(Dataset excerpts)
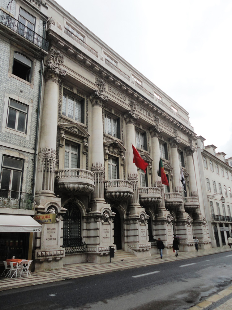 Banco Totta e Açores, Rua do Ouro, Lisboa; Arq. Ventura Terra
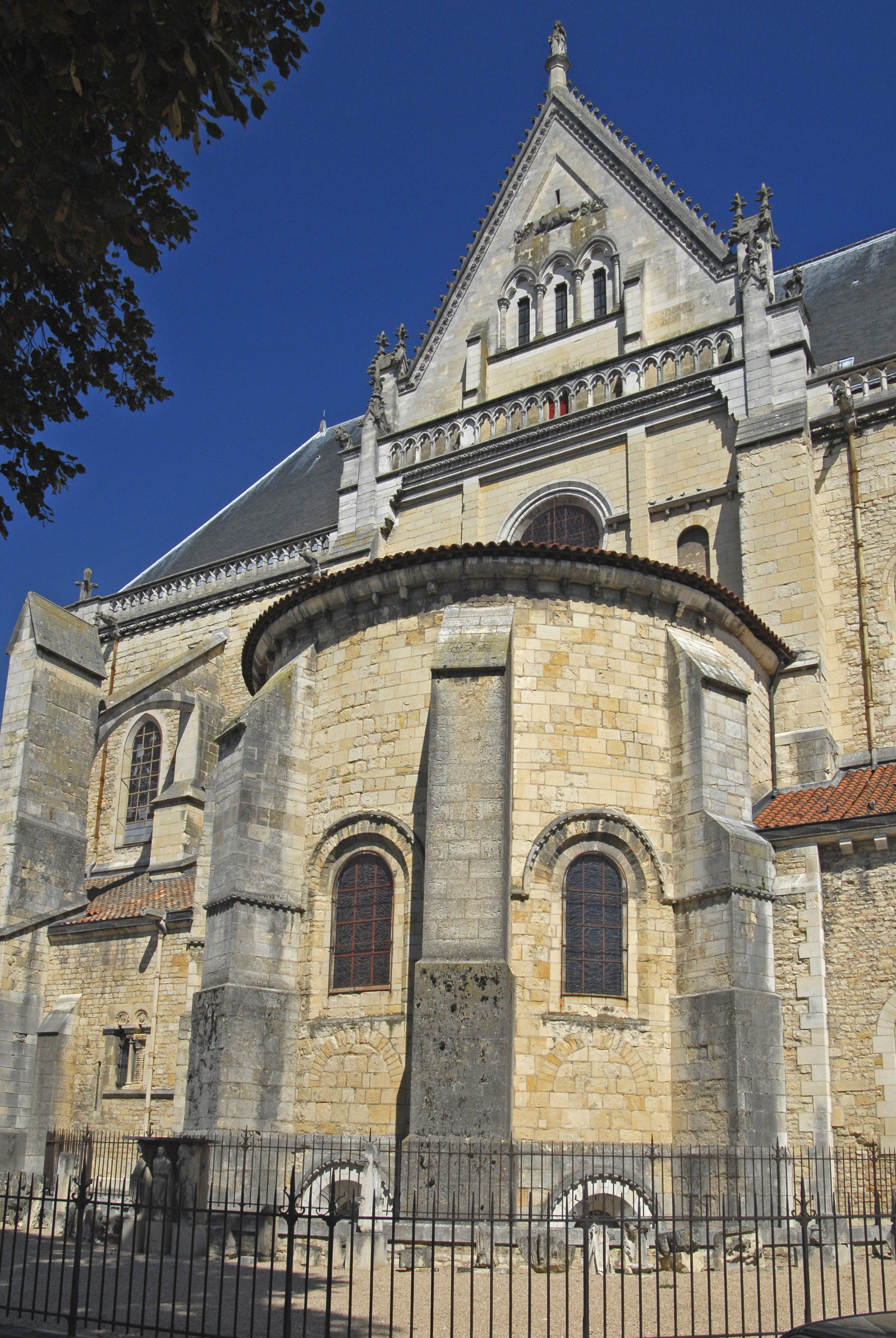 Kathedrale Nevers, Westchor von SW
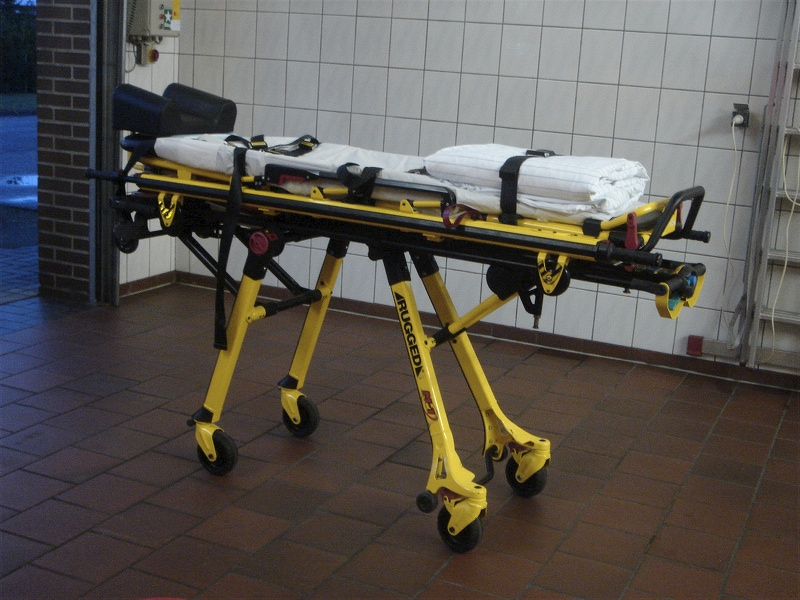 Stryker Roll-In-Trage
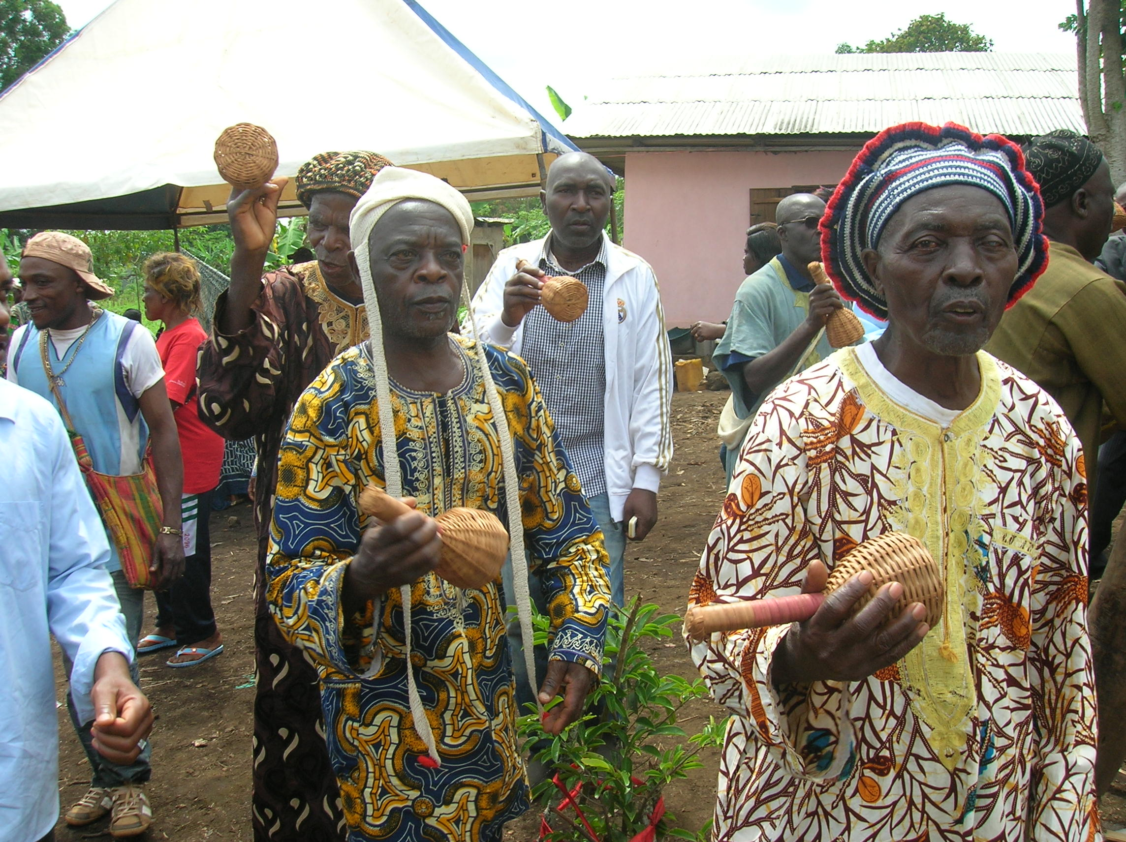 Pendant les funérailles en pays bamiléké This is an image of music and dance from Cameroon
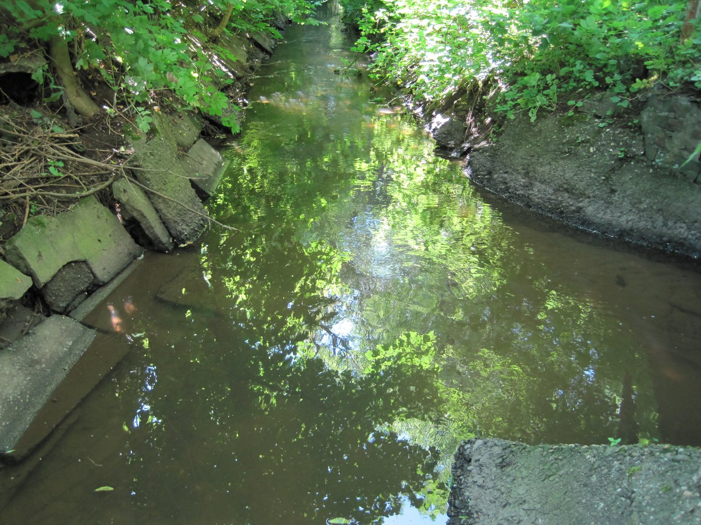 Zusammenfluss von Flehbach (vorne), Frankenforster Bach (rechts) und Fortführung als Faulbach (hinten).
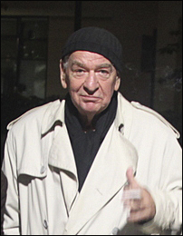 Der Architekt Gerd Pieper im Oktober 2013 bei einer Dokumentarfilm-Voraufführung in der Landesvertretung Mecklenburg-Vorpommern.
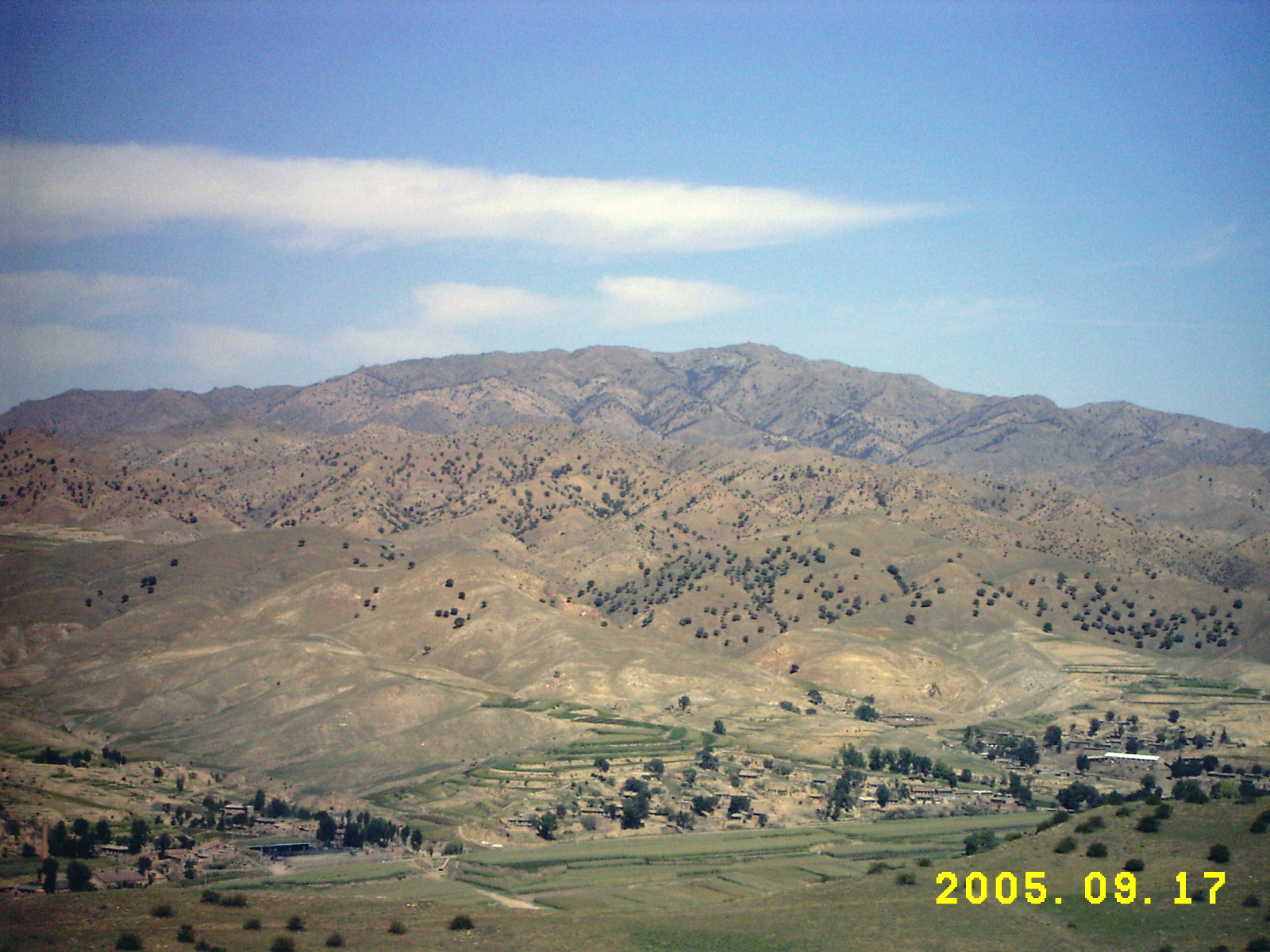 远望敖包山
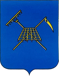 Herb miasteczka Wuzłowe z 1870
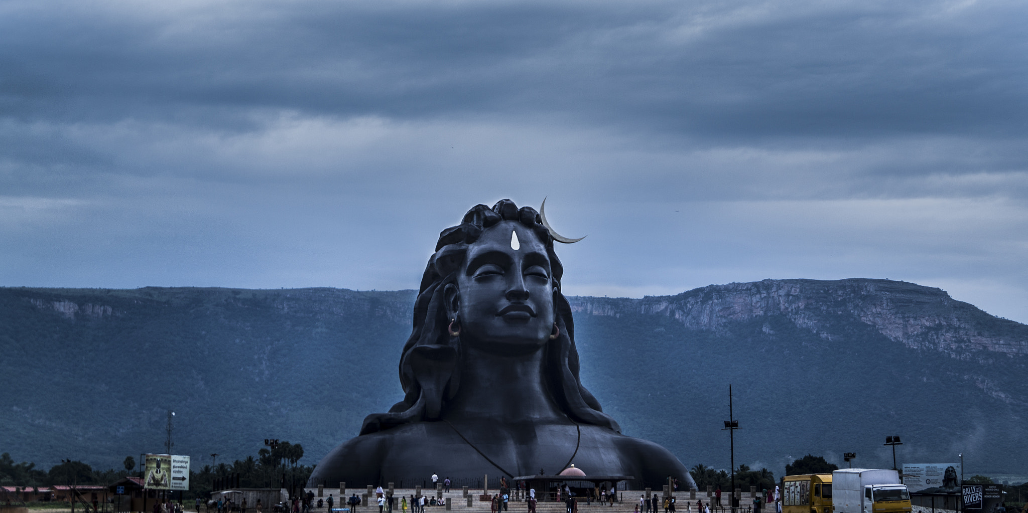 500px provided description: Adi Yogi Shiva statue in Coimbatore, India [#statue ,#india ,#god ,#shiva ,#incredibleindia ,#adiyogi]
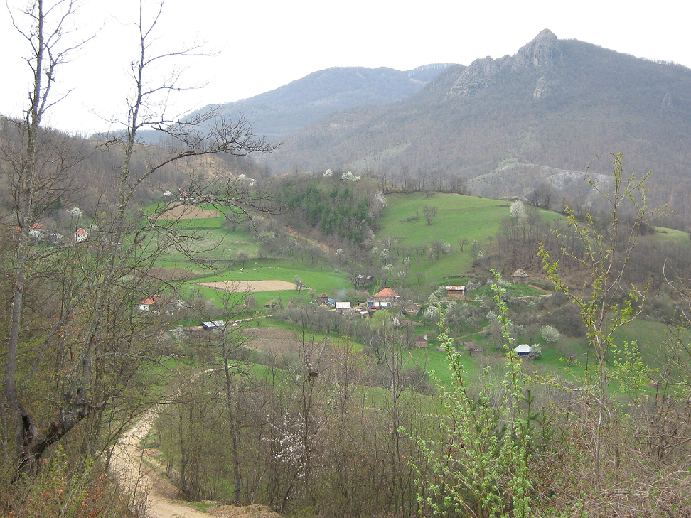 Slikano aprila 2009. godine, na ulasku u selo od groblja.
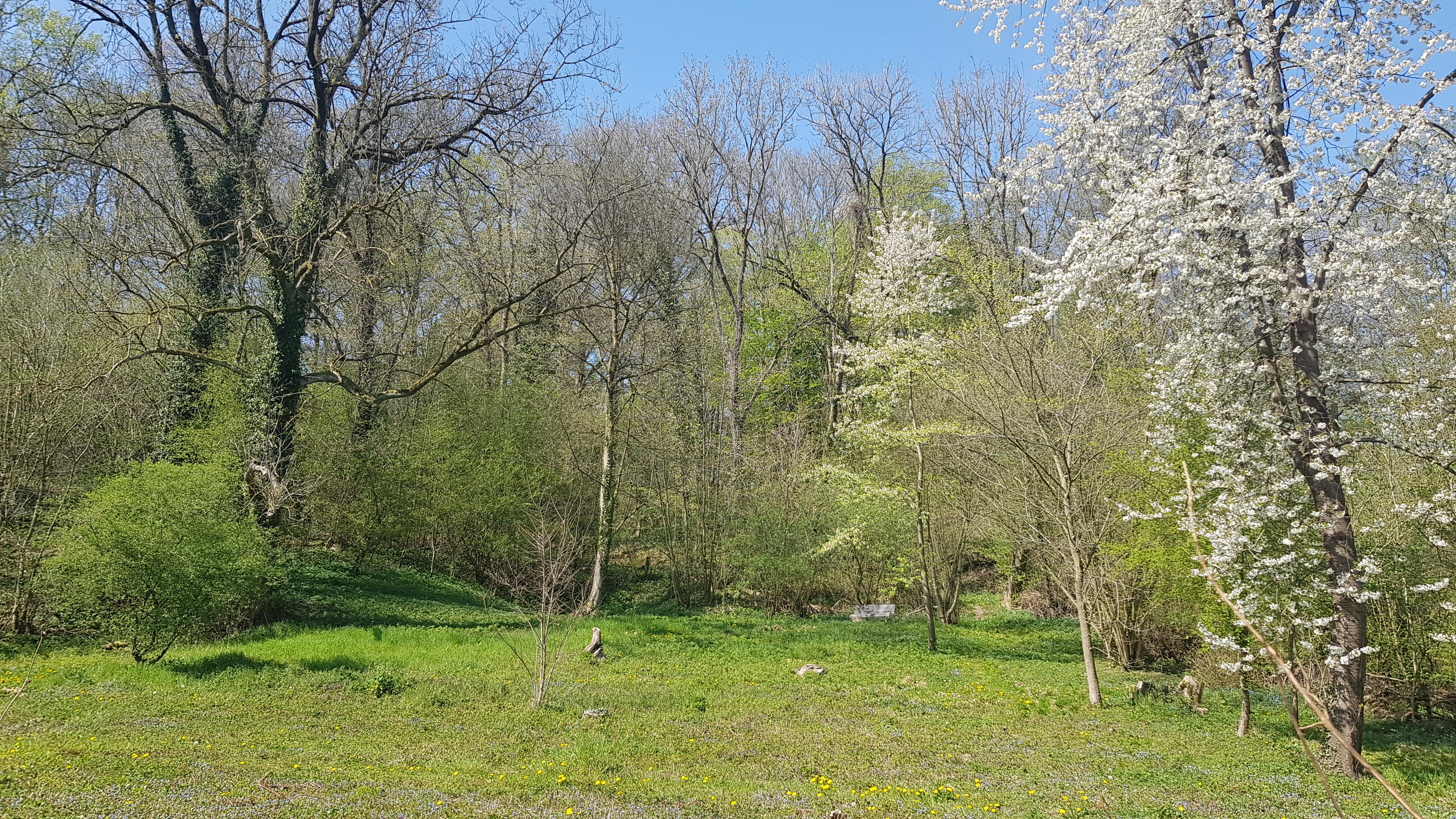 Groeve Lemmekenskoel, Sibbe, Nederland
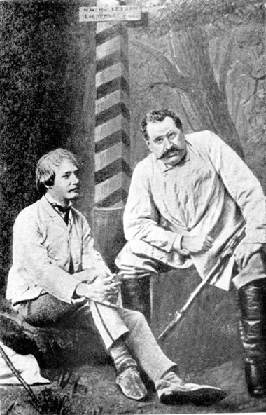 Михаил Провыч Садовский в роли Счастливцева (слева) и Николай Хрисанфович Рыбаков в роли Несчастливцева (справа) в пьесе А. Н. Островского "Лес". Фото из частного архива Марии Савиной
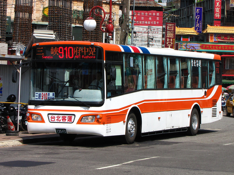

● **Task objective**: The required answer is every line from the one containing "Groeve Lemmekenskoel, Sibbe, Nederland" through the last line of the entries, restated word for word and with no pictures.

● **Your solution**:
 Groeve Lemmekenskoel, Sibbe, Nederland
 Михаил Провыч Садовский в роли Счастливцева (слева) и Николай Хрисанфович Рыбаков в роли Несчастливцева (справа) в пьесе А. Н. Островского "Лес". Фото из частного архива Марии Савиной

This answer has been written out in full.